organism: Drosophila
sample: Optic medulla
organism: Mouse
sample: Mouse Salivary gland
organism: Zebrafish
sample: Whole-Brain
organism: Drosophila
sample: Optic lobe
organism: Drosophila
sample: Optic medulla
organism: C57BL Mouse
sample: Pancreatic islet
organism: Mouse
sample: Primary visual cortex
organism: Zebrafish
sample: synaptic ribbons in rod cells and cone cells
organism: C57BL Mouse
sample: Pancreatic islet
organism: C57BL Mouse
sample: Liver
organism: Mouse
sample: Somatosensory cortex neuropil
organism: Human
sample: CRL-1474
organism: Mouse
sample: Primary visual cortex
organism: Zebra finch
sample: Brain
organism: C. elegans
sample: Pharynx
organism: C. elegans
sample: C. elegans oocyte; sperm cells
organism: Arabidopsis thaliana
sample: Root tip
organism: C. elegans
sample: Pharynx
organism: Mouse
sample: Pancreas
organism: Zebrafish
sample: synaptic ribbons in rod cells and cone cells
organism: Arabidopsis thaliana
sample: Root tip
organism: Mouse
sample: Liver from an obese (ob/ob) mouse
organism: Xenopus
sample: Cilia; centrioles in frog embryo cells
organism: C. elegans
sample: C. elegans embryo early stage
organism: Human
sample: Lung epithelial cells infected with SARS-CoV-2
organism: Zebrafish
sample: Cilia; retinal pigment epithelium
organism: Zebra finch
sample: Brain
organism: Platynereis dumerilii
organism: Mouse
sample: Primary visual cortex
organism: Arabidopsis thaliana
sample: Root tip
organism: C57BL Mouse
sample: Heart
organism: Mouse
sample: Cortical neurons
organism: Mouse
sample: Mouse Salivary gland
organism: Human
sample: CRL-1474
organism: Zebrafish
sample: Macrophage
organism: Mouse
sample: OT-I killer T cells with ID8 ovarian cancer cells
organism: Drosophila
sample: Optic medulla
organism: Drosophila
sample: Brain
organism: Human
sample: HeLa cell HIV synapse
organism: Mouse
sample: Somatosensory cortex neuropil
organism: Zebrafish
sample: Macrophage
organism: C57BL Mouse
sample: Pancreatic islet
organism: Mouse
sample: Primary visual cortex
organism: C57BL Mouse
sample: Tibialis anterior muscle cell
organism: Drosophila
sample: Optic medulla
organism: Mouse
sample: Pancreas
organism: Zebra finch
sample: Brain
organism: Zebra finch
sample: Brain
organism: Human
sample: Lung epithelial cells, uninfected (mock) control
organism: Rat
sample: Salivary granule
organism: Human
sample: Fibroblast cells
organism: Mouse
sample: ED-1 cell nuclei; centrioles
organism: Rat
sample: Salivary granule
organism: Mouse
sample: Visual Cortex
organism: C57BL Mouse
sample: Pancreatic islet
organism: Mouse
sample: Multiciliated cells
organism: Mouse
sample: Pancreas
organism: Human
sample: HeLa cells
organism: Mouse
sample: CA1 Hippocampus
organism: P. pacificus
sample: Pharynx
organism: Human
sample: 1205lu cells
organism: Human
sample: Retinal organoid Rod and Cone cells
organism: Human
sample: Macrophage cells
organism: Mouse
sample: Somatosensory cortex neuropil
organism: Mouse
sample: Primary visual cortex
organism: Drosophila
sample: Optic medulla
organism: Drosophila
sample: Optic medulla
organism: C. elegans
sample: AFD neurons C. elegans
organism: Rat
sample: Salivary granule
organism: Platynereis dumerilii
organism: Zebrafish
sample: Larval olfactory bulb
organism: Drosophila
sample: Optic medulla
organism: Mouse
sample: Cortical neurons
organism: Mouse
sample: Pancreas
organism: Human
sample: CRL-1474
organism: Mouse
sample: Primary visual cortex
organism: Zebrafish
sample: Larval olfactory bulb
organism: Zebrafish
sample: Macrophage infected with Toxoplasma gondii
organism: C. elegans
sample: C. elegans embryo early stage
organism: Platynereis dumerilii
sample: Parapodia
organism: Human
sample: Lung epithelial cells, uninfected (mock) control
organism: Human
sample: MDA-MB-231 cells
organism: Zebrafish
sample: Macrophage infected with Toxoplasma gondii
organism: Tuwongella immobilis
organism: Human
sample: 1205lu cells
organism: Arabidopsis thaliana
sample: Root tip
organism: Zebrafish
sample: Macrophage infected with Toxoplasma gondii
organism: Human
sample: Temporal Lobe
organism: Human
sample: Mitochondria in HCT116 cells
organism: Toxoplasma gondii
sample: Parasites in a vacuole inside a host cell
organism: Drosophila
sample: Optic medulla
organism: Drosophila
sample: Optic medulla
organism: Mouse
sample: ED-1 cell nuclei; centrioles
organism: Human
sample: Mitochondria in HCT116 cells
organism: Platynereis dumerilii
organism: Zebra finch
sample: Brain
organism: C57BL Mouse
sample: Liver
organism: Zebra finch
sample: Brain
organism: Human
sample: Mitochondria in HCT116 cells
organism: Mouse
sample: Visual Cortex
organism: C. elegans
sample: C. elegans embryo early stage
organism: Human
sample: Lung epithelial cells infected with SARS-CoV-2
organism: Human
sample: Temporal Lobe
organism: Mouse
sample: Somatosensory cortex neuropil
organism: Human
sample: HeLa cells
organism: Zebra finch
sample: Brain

**WORK ORDER**
Reply with the complete records, restated exactly.

**EXERCISE RESULT**
organism: Drosophila
sample: Optic medulla
organism: Mouse
sample: Mouse Salivary gland
organism: Zebrafish
sample: Whole-Brain
organism: Drosophila
sample: Optic lobe
organism: Drosophila
sample: Optic medulla
organism: C57BL Mouse
sample: Pancreatic islet
organism: Mouse
sample: Primary visual cortex
organism: Zebrafish
sample: synaptic ribbons in rod cells and cone cells
organism: C57BL Mouse
sample: Pancreatic islet
organism: C57BL Mouse
sample: Liver
organism: Mouse
sample: Somatosensory cortex neuropil
organism: Human
sample: CRL-1474
organism: Mouse
sample: Primary visual cortex
organism: Zebra finch
sample: Brain
organism: C. elegans
sample: Pharynx
organism: C. elegans
sample: C. elegans oocyte; sperm cells
organism: Arabidopsis thaliana
sample: Root tip
organism: C. elegans
sample: Pharynx
organism: Mouse
sample: Pancreas
organism: Zebrafish
sample: synaptic ribbons in rod cells and cone cells
organism: Arabidopsis thaliana
sample: Root tip
organism: Mouse
sample: Liver from an obese (ob/ob) mouse
organism: Xenopus
sample: Cilia; centrioles in frog embryo cells
organism: C. elegans
sample: C. elegans embryo early stage
organism: Human
sample: Lung epithelial cells infected with SARS-CoV-2
organism: Zebrafish
sample: Cilia; retinal pigment epithelium
organism: Zebra finch
sample: Brain
organism: Platynereis dumerilii
organism: Mouse
sample: Primary visual cortex
organism: Arabidopsis thaliana
sample: Root tip
organism: C57BL Mouse
sample: Heart
organism: Mouse
sample: Cortical neurons
organism: Mouse
sample: Mouse Salivary gland
organism: Human
sample: CRL-1474
organism: Zebrafish
sample: Macrophage
organism: Mouse
sample: OT-I killer T cells with ID8 ovarian cancer cells
organism: Drosophila
sample: Optic medulla
organism: Drosophila
sample: Brain
organism: Human
sample: HeLa cell HIV synapse
organism: Mouse
sample: Somatosensory cortex neuropil
organism: Zebrafish
sample: Macrophage
organism: C57BL Mouse
sample: Pancreatic islet
organism: Mouse
sample: Primary visual cortex
organism: C57BL Mouse
sample: Tibialis anterior muscle cell
organism: Drosophila
sample: Optic medulla
organism: Mouse
sample: Pancreas
organism: Zebra finch
sample: Brain
organism: Zebra finch
sample: Brain
organism: Human
sample: Lung epithelial cells, uninfected (mock) control
organism: Rat
sample: Salivary granule
organism: Human
sample: Fibroblast cells
organism: Mouse
sample: ED-1 cell nuclei; centrioles
organism: Rat
sample: Salivary granule
organism: Mouse
sample: Visual Cortex
organism: C57BL Mouse
sample: Pancreatic islet
organism: Mouse
sample: Multiciliated cells
organism: Mouse
sample: Pancreas
organism: Human
sample: HeLa cells
organism: Mouse
sample: CA1 Hippocampus
organism: P. pacificus
sample: Pharynx
organism: Human
sample: 1205lu cells
organism: Human
sample: Retinal organoid Rod and Cone cells
organism: Human
sample: Macrophage cells
organism: Mouse
sample: Somatosensory cortex neuropil
organism: Mouse
sample: Primary visual cortex
organism: Drosophila
sample: Optic medulla
organism: Drosophila
sample: Optic medulla
organism: C. elegans
sample: AFD neurons C. elegans
organism: Rat
sample: Salivary granule
organism: Platynereis dumerilii
organism: Zebrafish
sample: Larval olfactory bulb
organism: Drosophila
sample: Optic medulla
organism: Mouse
sample: Cortical neurons
organism: Mouse
sample: Pancreas
organism: Human
sample: CRL-1474
organism: Mouse
sample: Primary visual cortex
organism: Zebrafish
sample: Larval olfactory bulb
organism: Zebrafish
sample: Macrophage infected with Toxoplasma gondii
organism: C. elegans
sample: C. elegans embryo early stage
organism: Platynereis dumerilii
sample: Parapodia
organism: Human
sample: Lung epithelial cells, uninfected (mock) control
organism: Human
sample: MDA-MB-231 cells
organism: Zebrafish
sample: Macrophage infected with Toxoplasma gondii
organism: Tuwongella immobilis
organism: Human
sample: 1205lu cells
organism: Arabidopsis thaliana
sample: Root tip
organism: Zebrafish
sample: Macrophage infected with Toxoplasma gondii
organism: Human
sample: Temporal Lobe
organism: Human
sample: Mitochondria in HCT116 cells
organism: Toxoplasma gondii
sample: Parasites in a vacuole inside a host cell
organism: Drosophila
sample: Optic medulla
organism: Drosophila
sample: Optic medulla
organism: Mouse
sample: ED-1 cell nuclei; centrioles
organism: Human
sample: Mitochondria in HCT116 cells
organism: Platynereis dumerilii
organism: Zebra finch
sample: Brain
organism: C57BL Mouse
sample: Liver
organism: Zebra finch
sample: Brain
organism: Human
sample: Mitochondria in HCT116 cells
organism: Mouse
sample: Visual Cortex
organism: C. elegans
sample: C. elegans embryo early stage
organism: Human
sample: Lung epithelial cells infected with SARS-CoV-2
organism: Human
sample: Temporal Lobe
organism: Mouse
sample: Somatosensory cortex neuropil
organism: Human
sample: HeLa cells
organism: Zebra finch
sample: Brain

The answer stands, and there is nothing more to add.